## COLLECTED DATA
__________
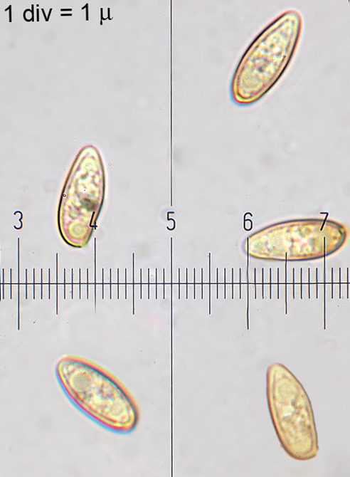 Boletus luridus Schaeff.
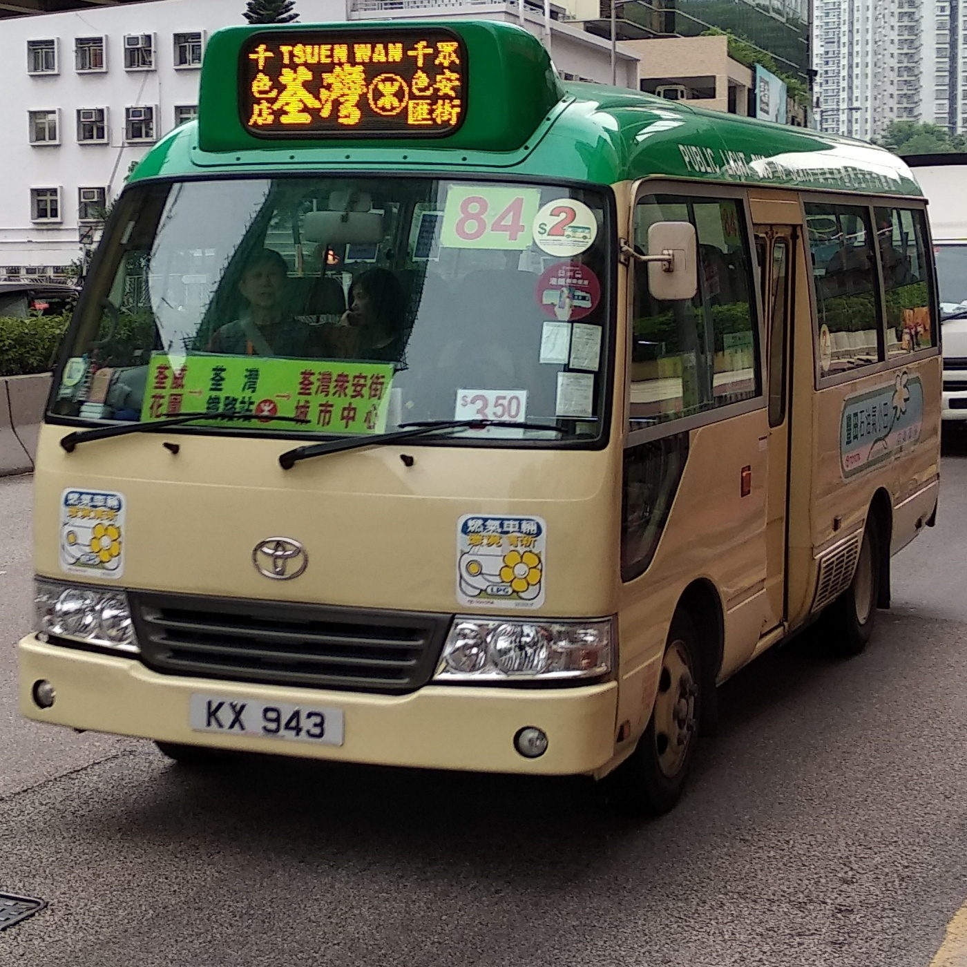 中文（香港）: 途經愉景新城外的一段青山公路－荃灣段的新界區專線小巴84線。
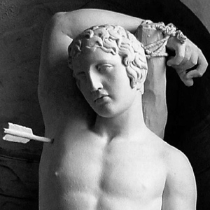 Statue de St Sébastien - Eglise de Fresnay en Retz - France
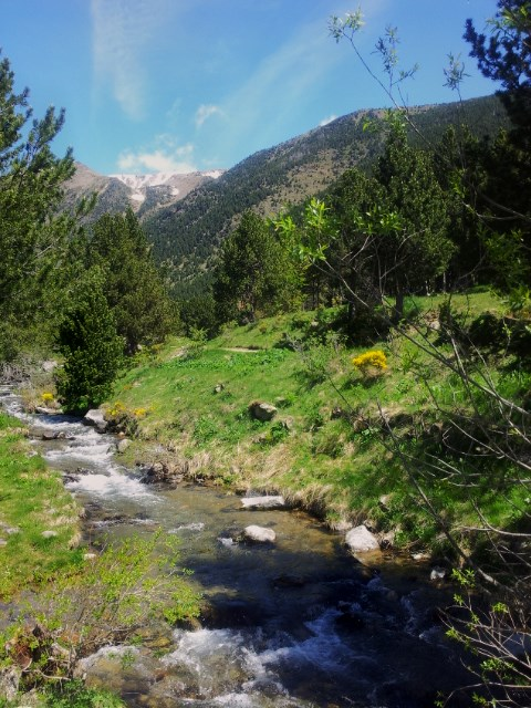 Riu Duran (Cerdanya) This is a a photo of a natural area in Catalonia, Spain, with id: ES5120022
__________
When you output the listing, reproduce it exactly but drop its pictures.

## SOLVED EXERCISE
 Boletus luridus Schaeff.
 中文（香港）: 途經愉景新城外的一段青山公路－荃灣段的新界區專線小巴84線。
 Statue de St Sébastien - Eglise de Fresnay en Retz - France
 Riu Duran (Cerdanya) This is a a photo of a natural area in Catalonia, Spain, with id: ES5120022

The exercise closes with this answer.